Ajang yang memasuki edisi kedua ini secara resmi dibuka langsung oleh Wakil Wali Kota Pasuruan, M. Nawawi. Gelaran ini merupakan kolaborasi strategis antara Dinas Pariwisata, Pemuda dan Olahraga (Disparpora) Kota Pasuruan, KONI Kota Pasuruan, serta Ikatan Sport Sepeda Indonesia (ISSI/ICF) Kota Pasuruan, dengan dukungan penuh dari REMMIC BMX Team.
"Saya menyampaikan apresiasi kepada semua pihak karena dengan keterbatasan anggaran namun Suropati BMX Challenge 2026 Series 3 Jatim ini tetap berjalan dan mendapatkan antusias dari para pembalap dan pecinta BMX. Harapanya dengan event seperti juga bisa mengungkit ekonomi melalui stand stand UMKM di arena lomba," kata Nawawi.
Diikuti Rider Lintas Provinsi
Antusiasme peserta dalam Suropati BMX Challenge 2026 terbilang sangat luar biasa. Tak hanya didominasi oleh perwakilan dari wilayah Jawa Timur, para pembalap sepeda ini juga rela menempuh perjalanan jauh dari berbagai penjuru tanah air, termasuk dari Jawa Barat dan Jawa Tengah.
Foto: Suropati BMX Challenge 2026 diikuti ratusan peserta dari berbagai daerah di Indonesia.
Sejumlah daerah tercatat mengirimkan atlet-atlet terbaiknya, di antaranya dari Gresik, Malang, Situbondo, Banyuwangi, Bondowoso, Lumajang, Madura, Magetan, Probolinggo, Surabaya, Batu, Kediri, hingga Tasikmalaya.

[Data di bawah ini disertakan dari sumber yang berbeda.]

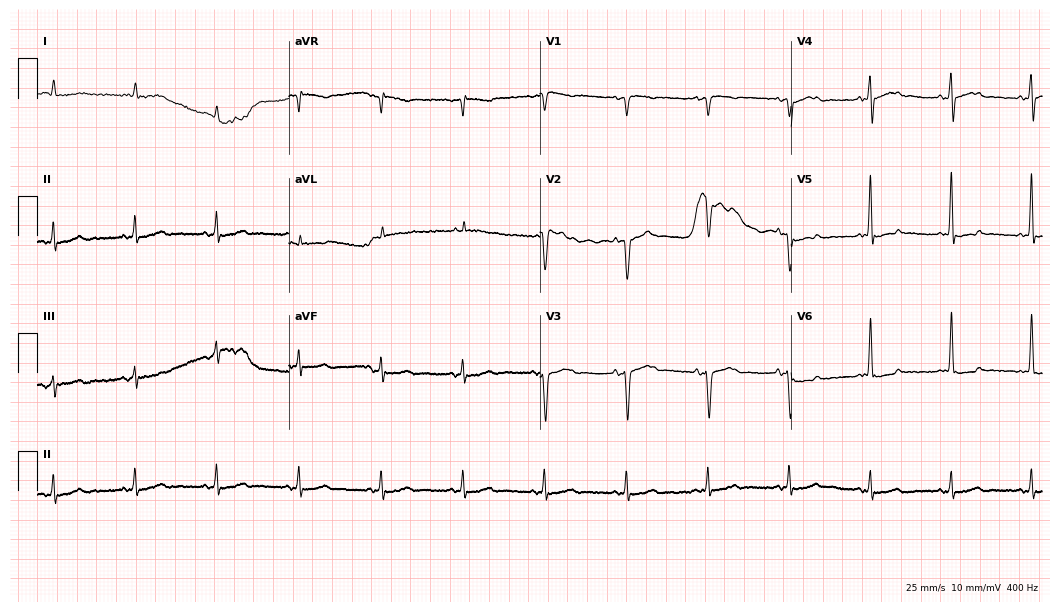
Resting 12-lead electrocardiogram. Patient: a male, 75 years old. None of these six findings is recorded: first-degree AV block, right bundle branch block, left bundle branch block, sinus bradycardia, atrial fibrillation, sinus tachycardia.
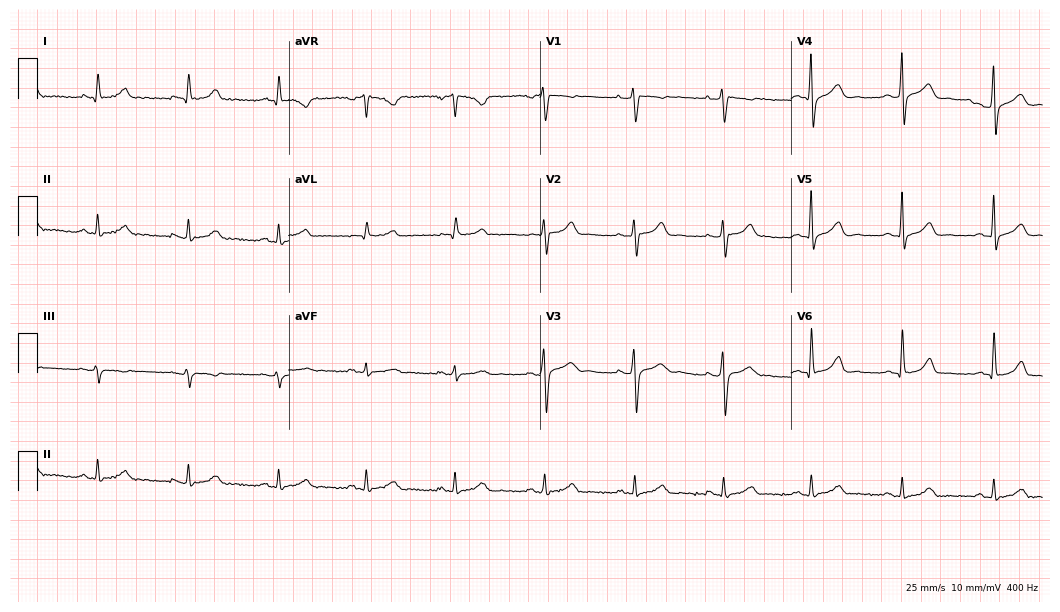
Resting 12-lead electrocardiogram. Patient: a 50-year-old male. Read as a normal ECG.

Dalam kejuaraan ini, sebanyak 13 kelas dipertandingkan yang mencakup kategori putra (Boys/Men/Master) dan putri (Girl/Women) dengan rentang usia peserta yang sangat luas, mulai dari usia dini 5 tahun hingga kelas veteran 49 tahun. Menariknya, kompetisi berskala nasional ini membebaskan biaya pendaftaran alias gratis, serta menggunakan Race Sistem Moto untuk menyaring para pembalap terbaik di sirkuit.
Atlet Tuan Rumah Borong Podium
Tampil dengan motivasi tinggi di hadapan publik sendiri, para atlet sepeda BMX tuan rumah Kota Pasuruan sukses menunjukkan taji mereka dan menorehkan prestasi gemilang. Tiga rider lokal berhasil mengamankan podium juara di beberapa kategori kompetitif.

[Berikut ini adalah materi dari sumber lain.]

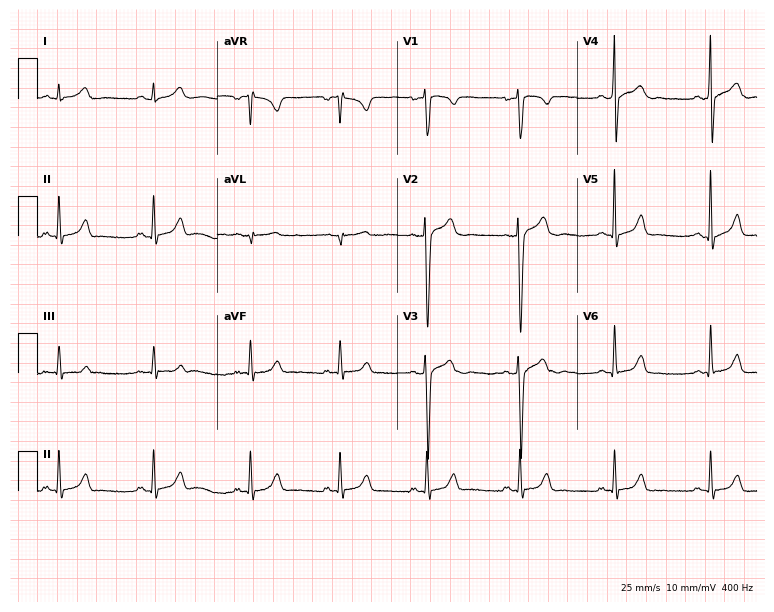
Standard 12-lead ECG recorded from a 17-year-old man. None of these six findings is recorded: first-degree AV block, right bundle branch block (RBBB), left bundle branch block (LBBB), sinus bradycardia, atrial fibrillation (AF), sinus tachycardia.
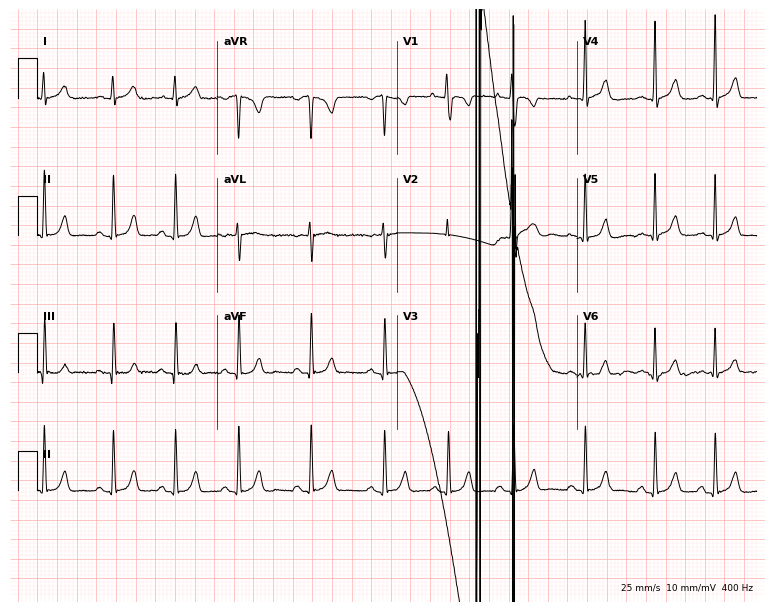
Standard 12-lead ECG recorded from a 17-year-old female patient. Read as a normal ECG.
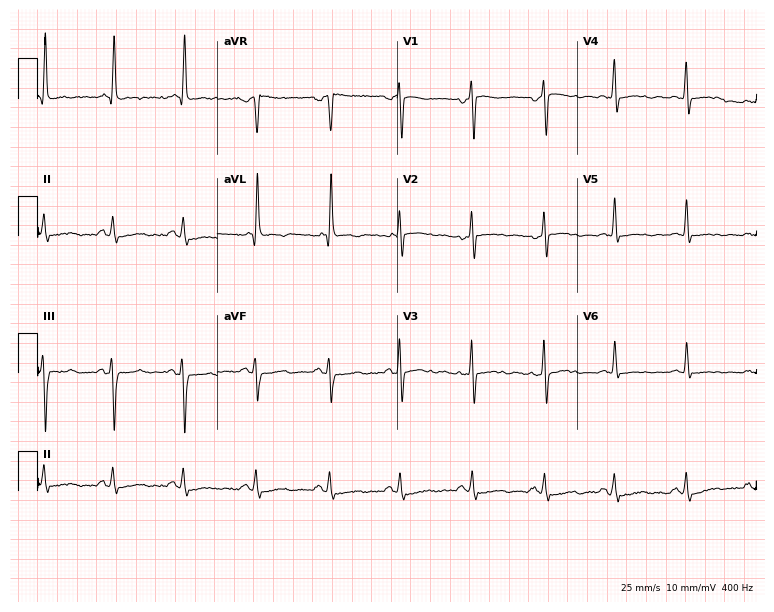
12-lead ECG from a female, 71 years old. Screened for six findings — first-degree AV block, right bundle branch block, left bundle branch block, sinus bradycardia, atrial fibrillation, sinus tachycardia — none is recorded.

Foto: Suropati BMX Challenge 2026 diikuti ratusan peserta dari berbagai daerah di Indonesia.
Di kelas Challenge Boys usia 11-13 tahun, rider andalan Pasuruan, Muhammad Jannatan Wildan Dandi, sukses menyabet Juara 1 setelah menyudahi perlawanan sengit rival-rivalnya. Prestasi gemilang ini disusul oleh Ricki Dwi Saputra yang berhasil mengamankan podium Juara 2 di kategori Challenge Boys usia 14-16 tahun.
Tak mau kalah, di kategori putri, atlet cilik Aqila Sabyan Ramadhani juga berhasil mengharumkan nama Kota Pasuruan di podium setelah mengamankan Juara 3 pada kategori Challenge Girl usia 5-8 tahun.

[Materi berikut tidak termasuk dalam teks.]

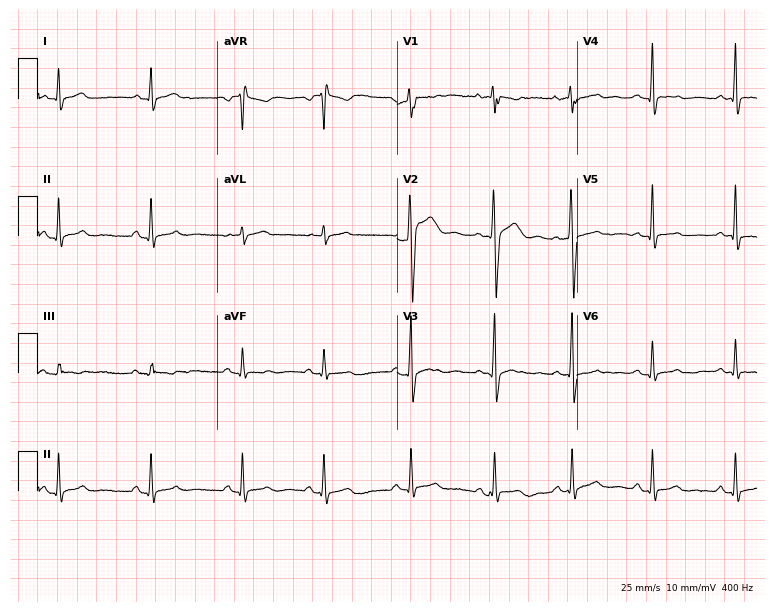
Resting 12-lead electrocardiogram (7.3-second recording at 400 Hz). Patient: a 36-year-old man. None of these six findings is recorded: first-degree AV block, right bundle branch block, left bundle branch block, sinus bradycardia, atrial fibrillation, sinus tachycardia.
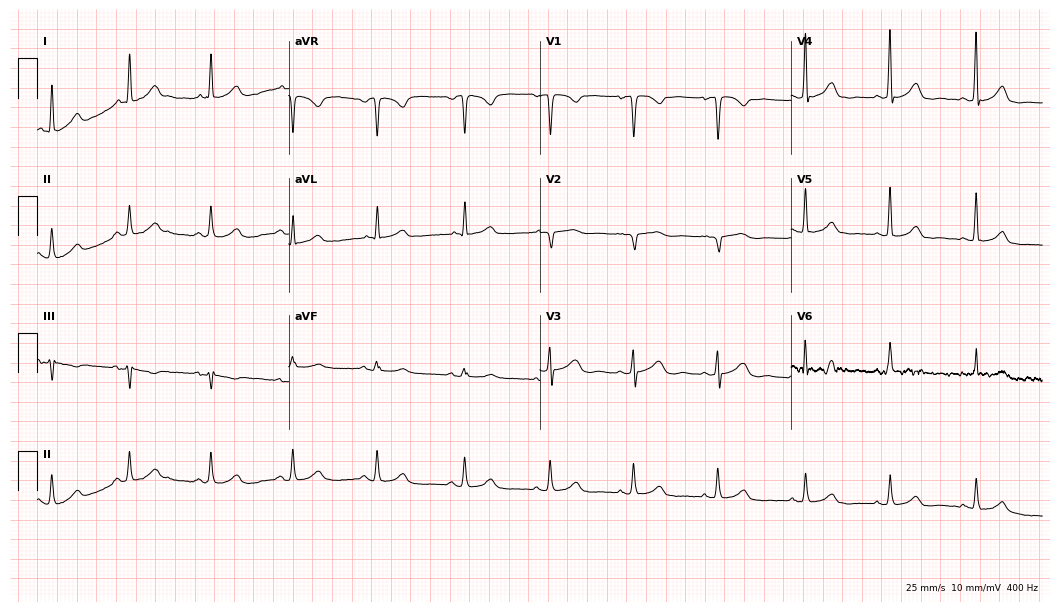
Standard 12-lead ECG recorded from a 46-year-old female. Read as a normal ECG.

Keberhasilan penyelenggaraan Suropati BMX Challenge 2026 ini diharapkan tidak hanya menjadi pesta olahraga tahunan, melainkan menjadi sirkuit pembinaan berkelanjutan bagi atlet sepeda BMX usia dini agar mampu bersaing di kancah nasional hingga internasional.(*)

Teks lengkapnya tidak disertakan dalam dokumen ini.